I used a survey that has 20 questions and I calculated the mean of the 20 questions as "Total" for 400 participants. Now I need to categorise the Total into 4 groups: Total < 2 is limited, Total >= 2 is basic, Total < 3 is Good, and Total >= 3 is Full
I was able to create three but not four variables as follow:
level <- ifelse (df$Total <2, "Limited", ifelse((df$Total>= 2) & (df$Total<3), "Basic","Good"))
Then I want to see what's the percentage of each category either on numbers or graphs.
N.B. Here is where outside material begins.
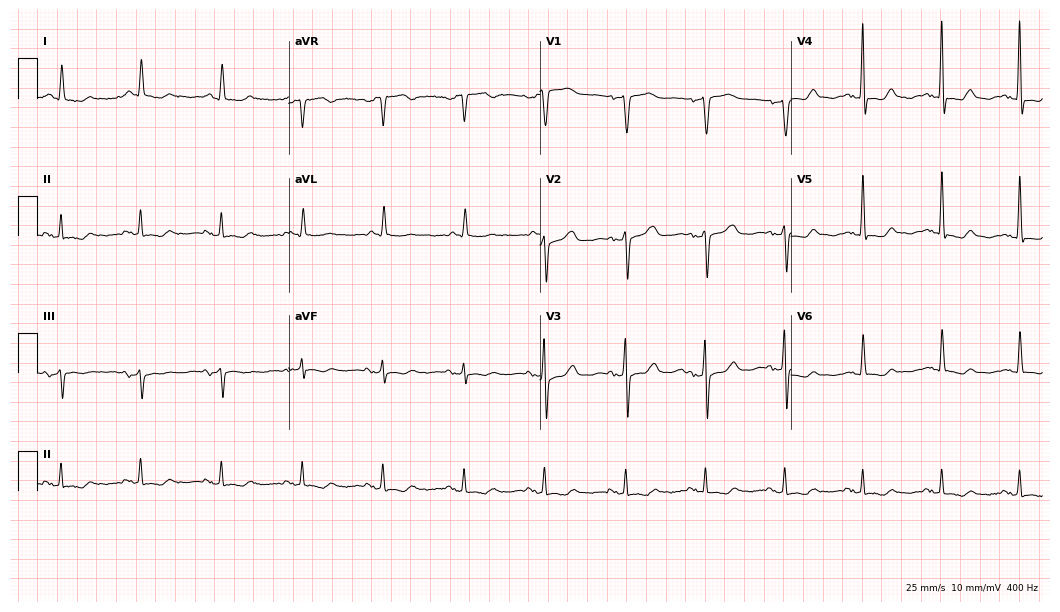
12-lead ECG from a female patient, 78 years old. No first-degree AV block, right bundle branch block, left bundle branch block, sinus bradycardia, atrial fibrillation or sinus tachycardia recorded for this tracing. Findings outside these six are not listed.

I may be misunderstanding something, but you appear to have overlapping categories- Total >= 2 is basic, but Total < 3 is good. You may want to confirm the bounds for your groupings. Once that's sorted, you were actually pretty close to a working solution- you can nest ifelse
statements and consider that they are evaluated in order. So, if a condition evaluates to TRUE
"early" in the chain, it will return whatever is the output for a TRUE
response at that point. Otherwise, it will move to the next ifelse
to evaluate. Note here that I've used 1, 2, and 3 as the 'breaks' for the categories, so that the logic evaluates to: "If it's less than 1, it's Limited. If it's less than 2, it's Basic. If it's less than 3, it's good. Otherwise, it's Full."
set.seed(123)
df <- data.frame(total = runif(n = 15, min = 0, max = 4))
df
df$level = ifelse(df$total < 1, "Limited",
ifelse(df$total < 2, "Basic",
ifelse(df$total < 3, "Good", "Full")))
> df
total level
1 0.5691772 Limited
2 2.1971386 Good
3 3.8163650 Full
4 2.3419334 Good
5 1.6180411 Basic
6 2.5915739 Good
7 1.2792825 Basic
8 1.2308800 Basic
9 0.8790705 Limited
10 1.4779555 Basic
11 3.9368768 Full
12 0.6168092 Limited
13 0.3641760 Limited
14 0.5676276 Limited
15 2.7600284 Good
With just four categories an ifelse
block is probably fine- if I were using many more bounds I'd likely use a different approach Edit: like thelatemail's- it's far cleaner.